The face on the new Bulldog head, Jake Cassell insisted, should sport a permanent smile.
Jesse Smith agreed. A year earlier, in the spring of 2018, Jake had asked Smith, Winston Churchill High School’s athletic director, about playing the role of the school mascot. Smith’s ears perked up. Ever since his arrival at the Potomac school in 2016, he’d tried unsuccessfully to recruit a student to wear the costume known simply as the Bulldog. Then, a skinny sophomore with crooked glasses and a “big ole’ grin,” Smith recalls, walked into his office and volunteered to do it.
“You could just tell how sweet and genuine he was,” Smith says. “He had so much enthusiasm. I just knew there was no way this kid wasn’t going to do well.”
By the end of the school year, Jake, already well-liked by his peers, teachers and school administrators, had become beloved for the obvious joy he took from being the mascot. He had catchphrases. “Nailed it!” he would yell in his nasally, high-pitched voice after a basketball player drilled a jumper. “Awesome!” he would declare with a fist pump following a Churchill goal. When the football team scored a touchdown, he’d celebrate with fans, offering paw-to-hand high-fives to kids and grown-ups alike.
“He had this glow about him that everyone felt,” Smith says. “Even if they didn’t know who he was, they saw that radiating from him.”

Jake performed routines with the cheerleaders, usually shimmying and shaking a beat or two behind the girls, but always executing the moves with the same verve. He’d occasionally wear the gray, furry outfit to school—even on days there wasn’t a game.
People didn’t love Jake Cassell because he was the Bulldog, they loved the Bulldog because he was Jake Cassell.
Mascots generally try to hide their identity, but Jake didn’t think twice about posing for pictures “headless,” his mop of sweaty black hair and grin visible for all to see. “There was a shamelessness to the way that he presented himself to the world,” says his father, Steve. “He wanted the whole world to know, ‘Hey, it’s me!’ We were always telling him to put his [Bulldog] head on, and he was like, ‘No, I’m good.’ ”

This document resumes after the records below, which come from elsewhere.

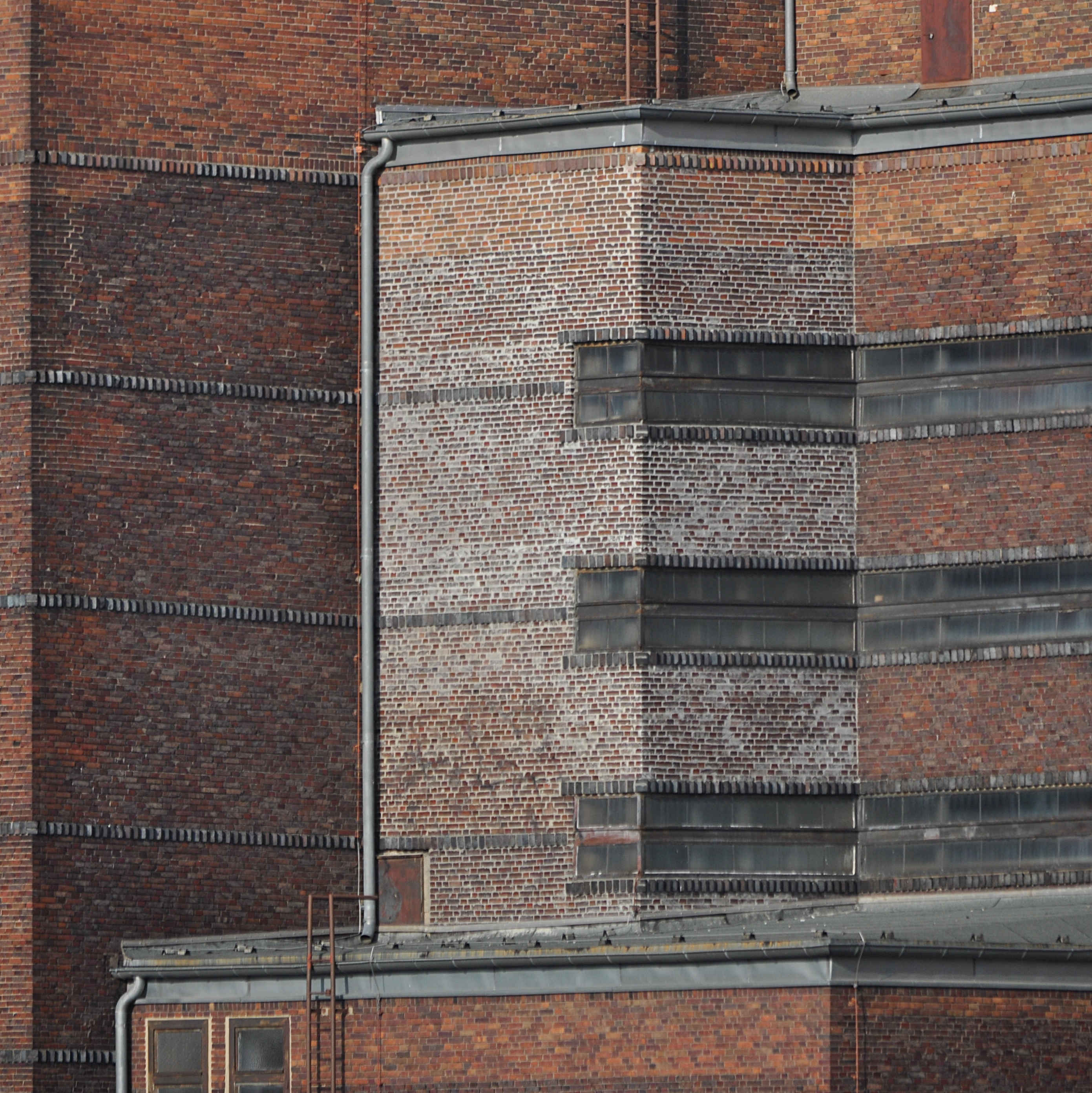 Detail der Stadthalle Magdeburg in Magdeburg-Werder. This is a photograph of an architectural monument.It is on the list of cultural monuments of Magdeburg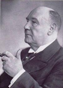 Außenminister Wilhelm Solf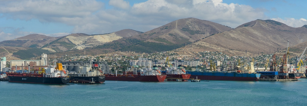 Порт

There was only one problem. The costume’s big, bulky head had a scowl plastered on its face that didn’t match the spirit of the teen wearing it. “Last year, we started the process of getting a new costume, and we talked all spring about the stuff he wanted,” Smith says. “I showed him a couple that had a menacing look, but Jake definitely wanted one with a smile.”
Late last July, Churchill Principal Brandi Heckert approved the purchase of the new costume. Days later, following Jake’s tragic death at the age of 17 in a bicycle accident, it was the smile of the kid who never got to wear it that she remembered during his memorial service.

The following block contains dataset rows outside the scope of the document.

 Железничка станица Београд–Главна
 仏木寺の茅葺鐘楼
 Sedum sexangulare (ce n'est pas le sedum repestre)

The day Jacob Cassell was born, a fire broke out next door to his parents’ row house in D.C. Steve and his wife, Jennifer, don’t know if the trauma of that morning caused Jennifer to go into premature labor, but hours later their first child arrived six weeks early.

“His brain wasn’t developed enough to realize when he was eating or drinking that he had to stop and take a breath,” Jennifer says. “I was nursing, so I’d have to pull away so he would breathe, otherwise he would turn purple.”

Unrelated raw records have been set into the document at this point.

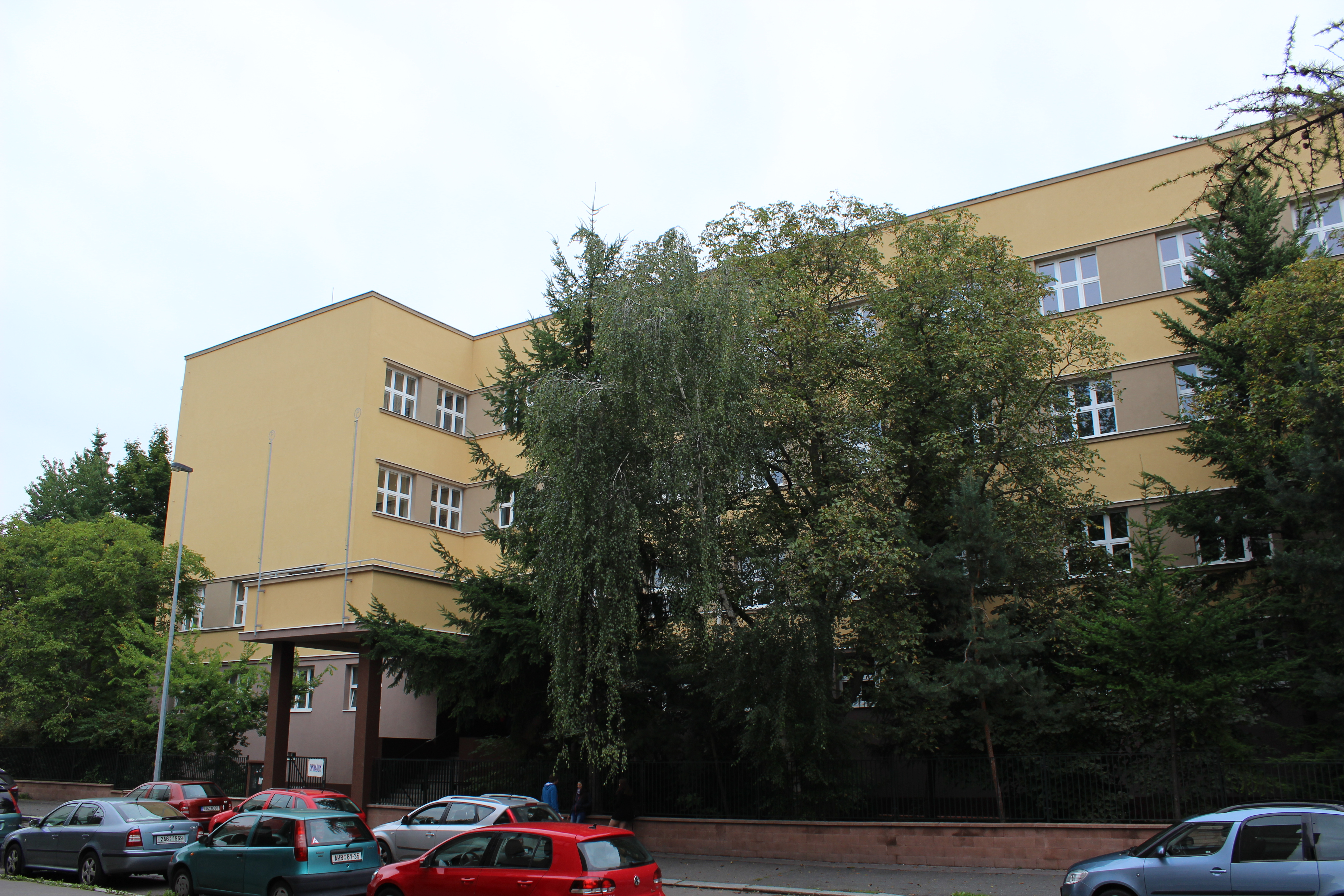 Gymnázium v pražské Voděradské ulici (pohled od jihozápadu).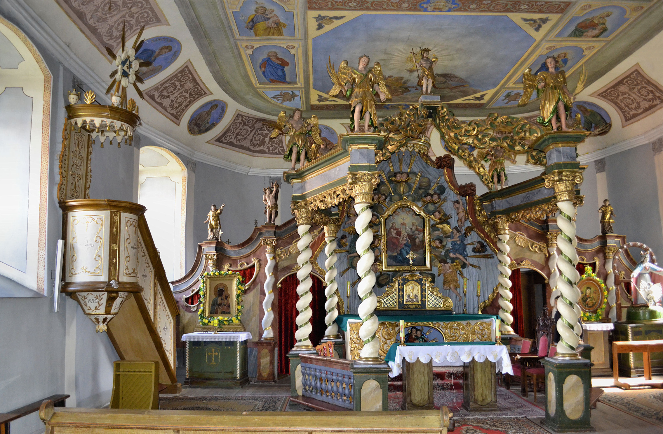 Kościół Świętej Trójcy w Czaplinku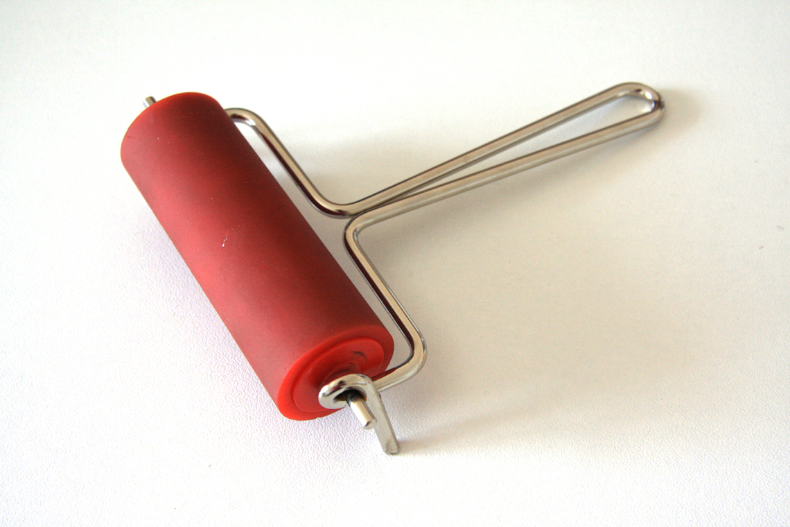 Rouleau à encre utilisable pour linogravure ou monotype.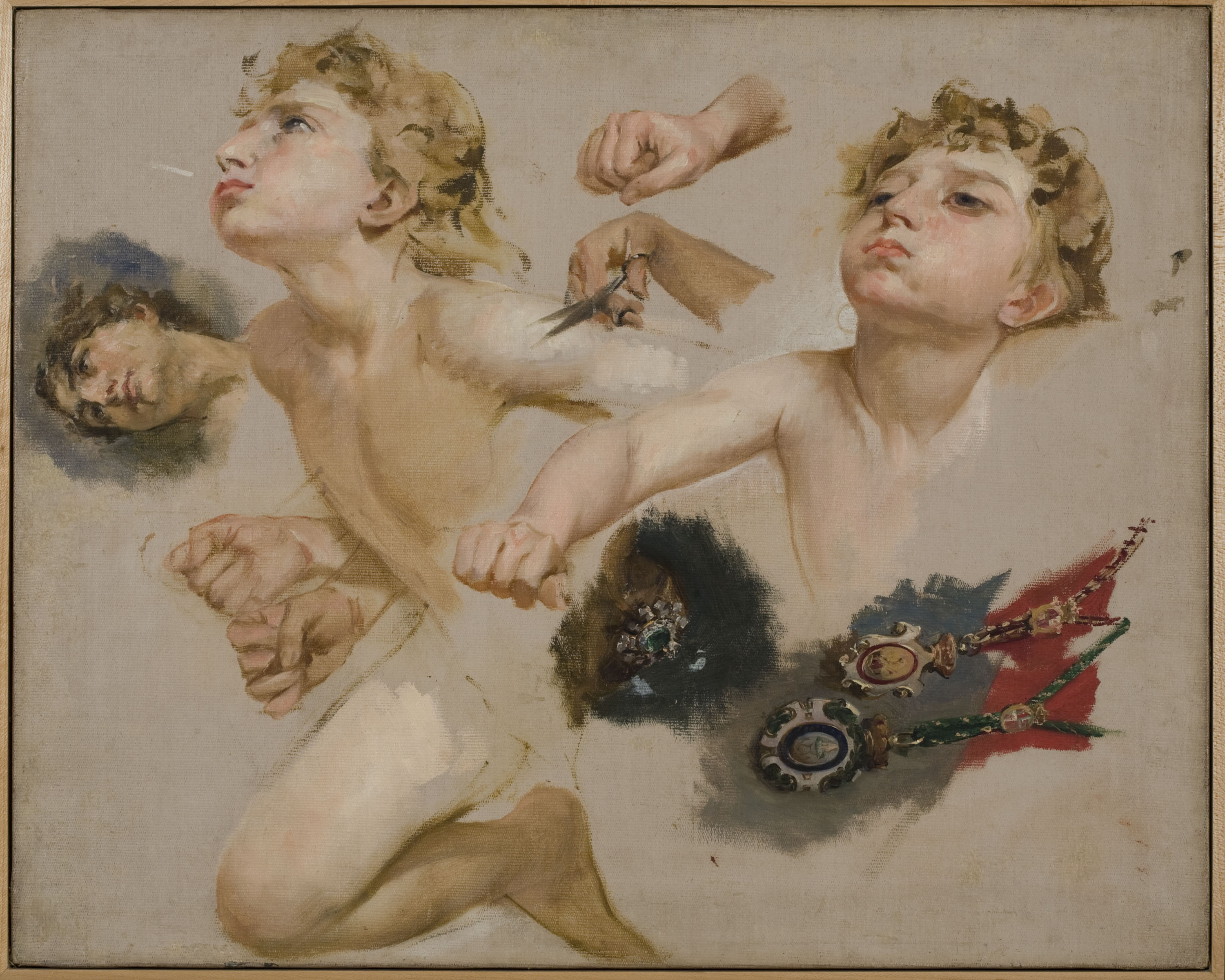 Estudio preparatorio de la figura de Céfiro para el cuadro El triunfo del Día sobre la Noche precedido de la Aurora, de Antoni Caba, 1882, Museo Nacional de Arte de Cataluña, Barcelona.

It didn’t take long for his parents to sense that something was wrong. Looking at bright lights and ceiling fans would overstimulate Jake, causing him to tighten and flex his muscles. “I had to teach him how to crawl by getting on top of him, pushing his knees forward and moving his arms forward. Nothing came natural for him,” Jennifer says.
Jake was about 16 months old when the family received what Steve calls “the scarlet letter diagnosis.” Autism.
Jake had issues with his vestibular system, which affected his sense of balance. If his dad picked him up and turned him sideways, he’d go into a panic. Getting him to climb a couple of steps on a ladder at a playground was a major accomplishment. He had pica, a disorder that caused him to put things in his mouth, and suffered from obsessive-compulsive disorder.
But the whole of Jake was much more than the sum of the maladies that plagued him. Despite his challenges, he always reveled in human interaction. He viewed wherever he went and whatever he did as an opportunity to connect with people. Man, woman, boy or girl—it made no difference to him. One day in first grade at Burning Tree Elementary School in Bethesda, where the family had moved in 2004, Jake was acting up. When the teacher threatened to send him to the principal’s office, his face lit up like a Christmas tree. “Oh, I love the principal,” he said. “Let’s do that!”